1892 A reforma paulista propõe os grupos escolares, com a divisão dos alunos em séries.
1914 Começa a Primeira Guerra Mundial, que segue até 1918.
1920 Ocorre a Reforma Sampaio Dória, em São Paulo, seguida por outras sete.
1930 A revolução e um golpe de estado levam Vargas ao poder.
Esforços para democratizar
A ideia de uma Educação para todos só ganhou força na década de 1920.
Nesse período, se destacaram os pioneiros da Escola Nova - Anísio
Teixeira (1900-1971), Fernando de Azevedo (1894-1974), Lourenço Filho
(1897-1970) e outros -, que defendiam a escola pública e laica,
igualitária e sem privilégios (leia a frase de Teixeira na primeira
página e a pergunta de concurso abaixo).
O estopim das mudanças
foi a Reforma Sampaio Dória, em São Paulo, em 1920, que leva o nome do
então diretor-geral da Instrução Pública do estado, Antonio de Sampaio
Dória (1883-1964). Preocupado com o fato de metade da população de 7 a
12 anos estar fora da escola e com um baixo orçamento, ele propôs uma
etapa inicial de dois anos (equivalente ao começo do Ensino Fundamental
atual), gratuita e obrigatória.
O projeto foi engavetado
rapidamente, mas abriu espaço para ações estruturais em vários estados.

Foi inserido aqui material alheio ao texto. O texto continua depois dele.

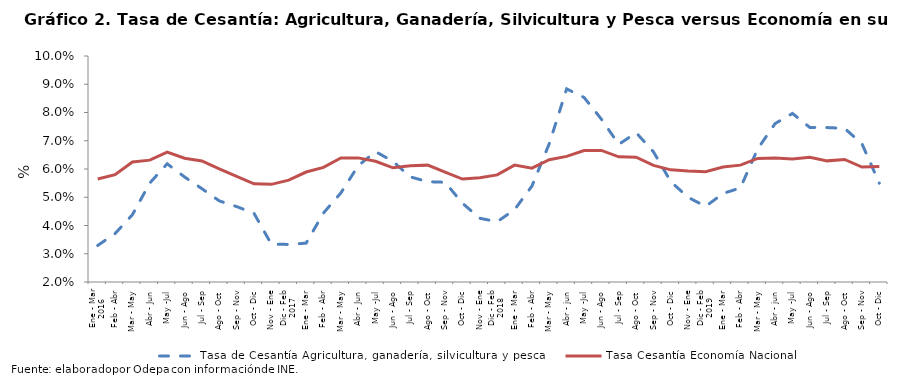
| Category | Tasa de Cesantía Agricultura, ganadería, silvicultura y pesca |
|---|---|
| 0 | 0.033 |
| 1 | 0.037 |
| 2 | 0.044 |
| 3 | 0.055 |
| 4 | 0.062 |
| 5 | 0.057 |
| 6 | 0.053 |
| 7 | 0.049 |
| 8 | 0.047 |
| 9 | 0.044 |
| 10 | 0.033 |
| 11 | 0.033 |
| 12 | 0.034 |
| 13 | 0.044 |
| 14 | 0.052 |
| 15 | 0.061 |
| 16 | 0.066 |
| 17 | 0.063 |
| 18 | 0.057 |
| 19 | 0.055 |
| 20 | 0.055 |
| 21 | 0.048 |
| 22 | 0.043 |
| 23 | 0.041 |
| 24 | 0.046 |
| 25 | 0.054 |
| 26 | 0.069 |
| 27 | 0.088 |
| 28 | 0.085 |
| 29 | 0.078 |
| 30 | 0.069 |
| 31 | 0.073 |
| 32 | 0.066 |
| 33 | 0.055 |
| 34 | 0.05 |
| 35 | 0.047 |
| 36 | 0.051 |
| 37 | 0.053 |
| 38 | 0.067 |
| 39 | 0.076 |
| 40 | 0.08 |
| 41 | 0.075 |
| 42 | 0.075 |
| 43 | 0.074 |
| 44 | 0.069 |
| 45 | 0.055 |
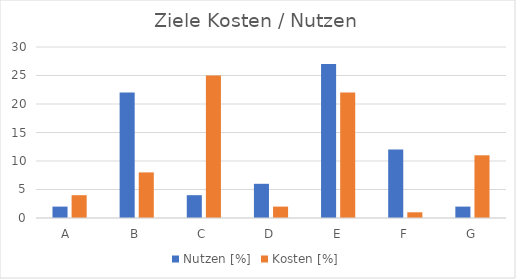
| Category | A  | B | C | D | E | F | G |
|---|---|---|---|---|---|---|---|
| Nutzen [%] | 2 | 22 | 4 | 6 | 27 | 12 | 2 |
| Kosten [%] | 4 | 8 | 25 | 2 | 22 | 1 | 11 |
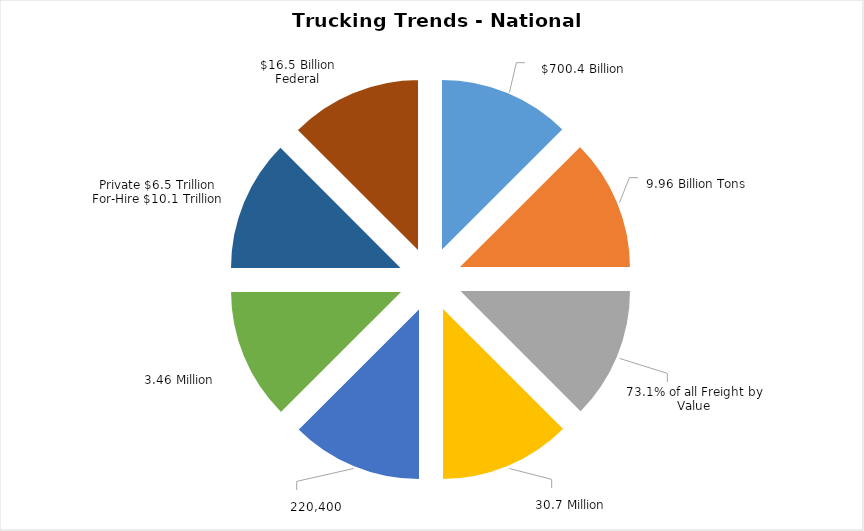
| Category | Series 0 | Series 1 |
|---|---|---|
| 2014 Revenue | 1 | 0 |
| 2014 Tonnage | 1 | 0 |
| 2012 Percentage Truck | 1 | 0 |
| Registered Commercial Trucks | 1 | 0 |
| 2014 Class 8 Truck Sales | 1 | 0 |
| 2014 Class 8 Trucks | 1 | 0 |
| 2012 Shipping Value | 1 | 0 |
| 2013 Taxes Paid By Trucks | 1 | 0 |

Em um período de seis anos, educadores lideraram reformas no Ceará, no
Paraná, no Rio Grande do Norte, na Bahia, em Minas Gerais, no Distrito
Federal e em Pernambuco. Segundo Saviani, elas alteraram a instrução
pública em aspectos como a ampliação da rede de escolas e a reformulação
curricular.
Paralelamente, a corrente anarquista conquistou
espaço e passou a influenciar a Educação. Foram fundadas escolas
operárias em quase todos os estados, geridas pela comunidade. Tendo como
base a Pedagogia libertária e as ideias do espanhol Francisco Ferrer y
Guardia (1859-1909), as instituições fugiam do dogmatismo e
fundamentavam o currículo na ciência, como descreve Angela Maria Souza
Martins, da Universidade Federal do Estado do Rio de Janeiro (Unirio),
no artigo A Educação Libertária na Primeira República.
Incomodada
com a perda de espaço, a Igreja católica também orquestrou uma reação,
pressionou os governos para o restabelecimento do ensino religioso,
publicou livros didáticos e artigos em revistas e jornais e continuou a
atuar na formação de professores. Da mesma maneira, as elites tentavam
reconquistar seu poder. De outro lado, os escolanovistas cresciam cada
vez mais e se preparavam para a publicação do Manifesto dos Pioneiros da
Educação Nova, em 1932, já no governo de Getúlio Vargas (1882-1945).